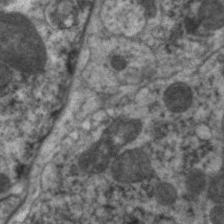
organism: C. elegans
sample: Pharynx
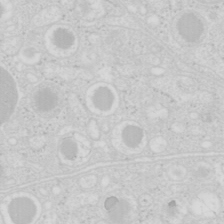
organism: Mouse
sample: Pancreas
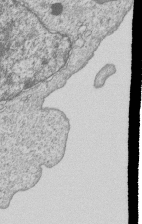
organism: Human
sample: MDA-MB-231 cells
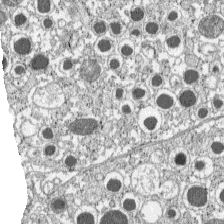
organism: C57BL Mouse
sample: Pancreatic islet
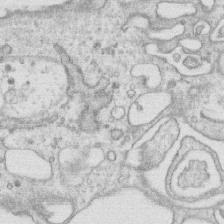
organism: Human
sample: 1205lu cells
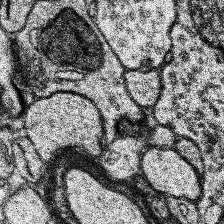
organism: Human
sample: Temporal Lobe
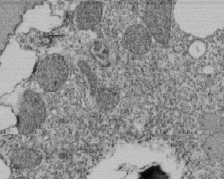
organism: Tetrahymena
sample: Cilia in tetrahymena
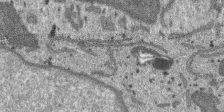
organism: Human
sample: Lung epithelial cells infected with SARS-CoV-2
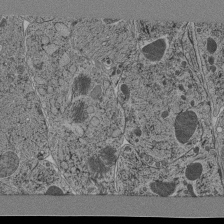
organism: C. elegans
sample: C. elegans pharynx
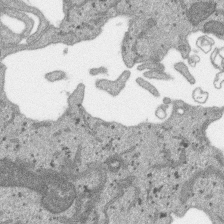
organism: Human
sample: Lung epithelial cells infected with SARS-CoV-2
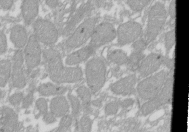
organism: Xenopus
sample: Cilia; centrioles in frog embryo cells
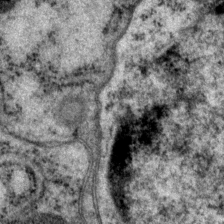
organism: P. pacificus
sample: Pharynx
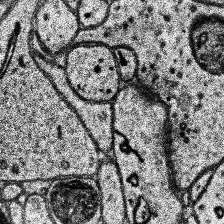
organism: Human
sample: Temporal Lobe
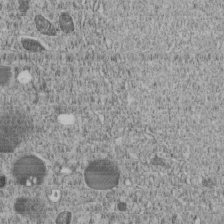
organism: C. elegans
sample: C. elegans embryo early stage
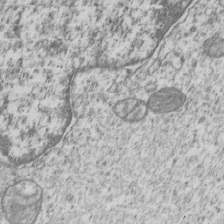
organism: Human
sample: MDA-MB-231 cells
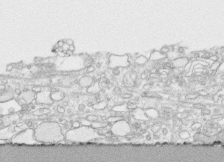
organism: Human
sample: CRL-1474
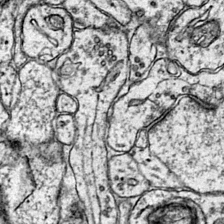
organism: Mouse
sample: Primary visual cortex
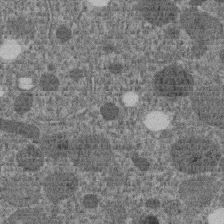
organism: C. elegans
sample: C. elegans embryo early stage
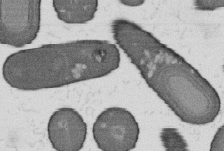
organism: B. subtilis
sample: Bacterial spore
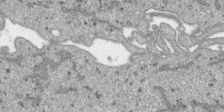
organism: Human
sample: Lung epithelial cells infected with SARS-CoV-2
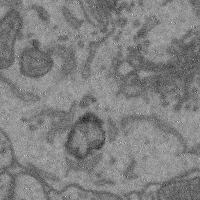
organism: Mouse
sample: Cerebral cortex
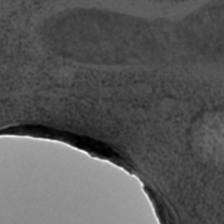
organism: C. elegans
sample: C. elegans embryo
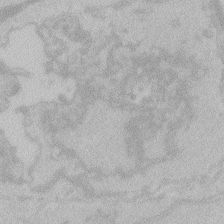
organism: Zebrafish
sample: Macrophage infected with Toxoplasma gondii
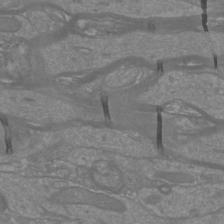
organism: Mouse
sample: Cortical neurons
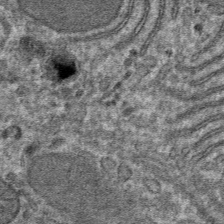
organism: Mouse
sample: Mouse hepatocytes
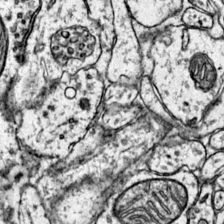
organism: Mouse
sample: Primary visual cortex
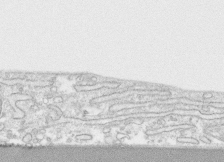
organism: Human
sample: CRL-1474
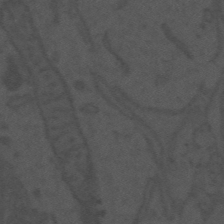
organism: Mouse
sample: Suprachiasmatic nucleus
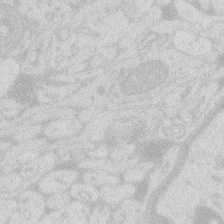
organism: Zebrafish
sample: Macrophage
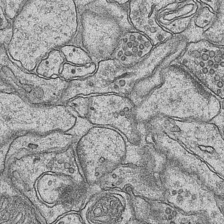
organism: Mouse
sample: CA1 Hippocampus
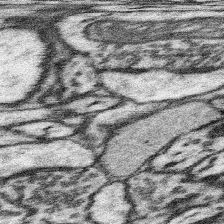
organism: Mouse
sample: Somatosensory cortex neuropil
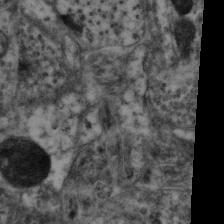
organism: Mouse
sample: Neocortex
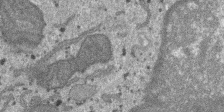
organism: Human
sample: Lung epithelial cells infected with SARS-CoV-2
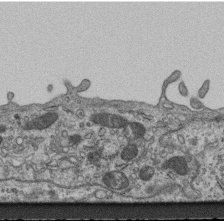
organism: Mouse
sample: Centriole in ependymal cells
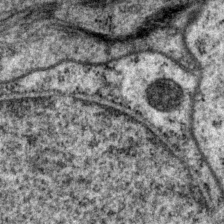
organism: P. pacificus
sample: Pharynx
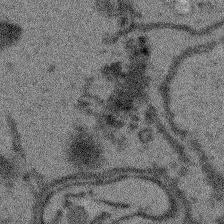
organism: Arabidopsis thaliana
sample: Root tip
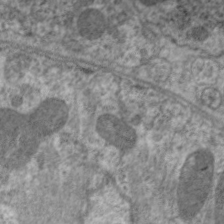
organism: C. elegans
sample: Pharynx
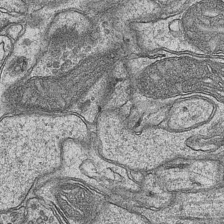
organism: Mouse
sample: CA1 Hippocampus
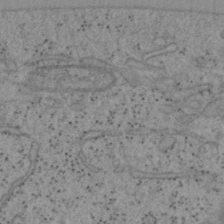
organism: Human
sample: HeLa cells

Exercise requirements ▸
Retype the records in full. Do not carry over the images.

Answer box ▸
organism: C. elegans
sample: Pharynx
organism: Mouse
sample: Pancreas
organism: Human
sample: MDA-MB-231 cells
organism: C57BL Mouse
sample: Pancreatic islet
organism: Human
sample: 1205lu cells
organism: Human
sample: Temporal Lobe
organism: Tetrahymena
sample: Cilia in tetrahymena
organism: Human
sample: Lung epithelial cells infected with SARS-CoV-2
organism: C. elegans
sample: C. elegans pharynx
organism: Human
sample: Lung epithelial cells infected with SARS-CoV-2
organism: Xenopus
sample: Cilia; centrioles in frog embryo cells
organism: P. pacificus
sample: Pharynx
organism: Human
sample: Temporal Lobe
organism: C. elegans
sample: C. elegans embryo early stage
organism: Human
sample: MDA-MB-231 cells
organism: Human
sample: CRL-1474
organism: Mouse
sample: Primary visual cortex
organism: C. elegans
sample: C. elegans embryo early stage
organism: B. subtilis
sample: Bacterial spore
organism: Human
sample: Lung epithelial cells infected with SARS-CoV-2
organism: Mouse
sample: Cerebral cortex
organism: C. elegans
sample: C. elegans embryo
organism: Zebrafish
sample: Macrophage infected with Toxoplasma gondii
organism: Mouse
sample: Cortical neurons
organism: Mouse
sample: Mouse hepatocytes
organism: Mouse
sample: Primary visual cortex
organism: Human
sample: CRL-1474
organism: Mouse
sample: Suprachiasmatic nucleus
organism: Zebrafish
sample: Macrophage
organism: Mouse
sample: CA1 Hippocampus
organism: Mouse
sample: Somatosensory cortex neuropil
organism: Mouse
sample: Neocortex
organism: Human
sample: Lung epithelial cells infected with SARS-CoV-2
organism: Mouse
sample: Centriole in ependymal cells
organism: P. pacificus
sample: Pharynx
organism: Arabidopsis thaliana
sample: Root tip
organism: C. elegans
sample: Pharynx
organism: Mouse
sample: CA1 Hippocampus
organism: Human
sample: HeLa cells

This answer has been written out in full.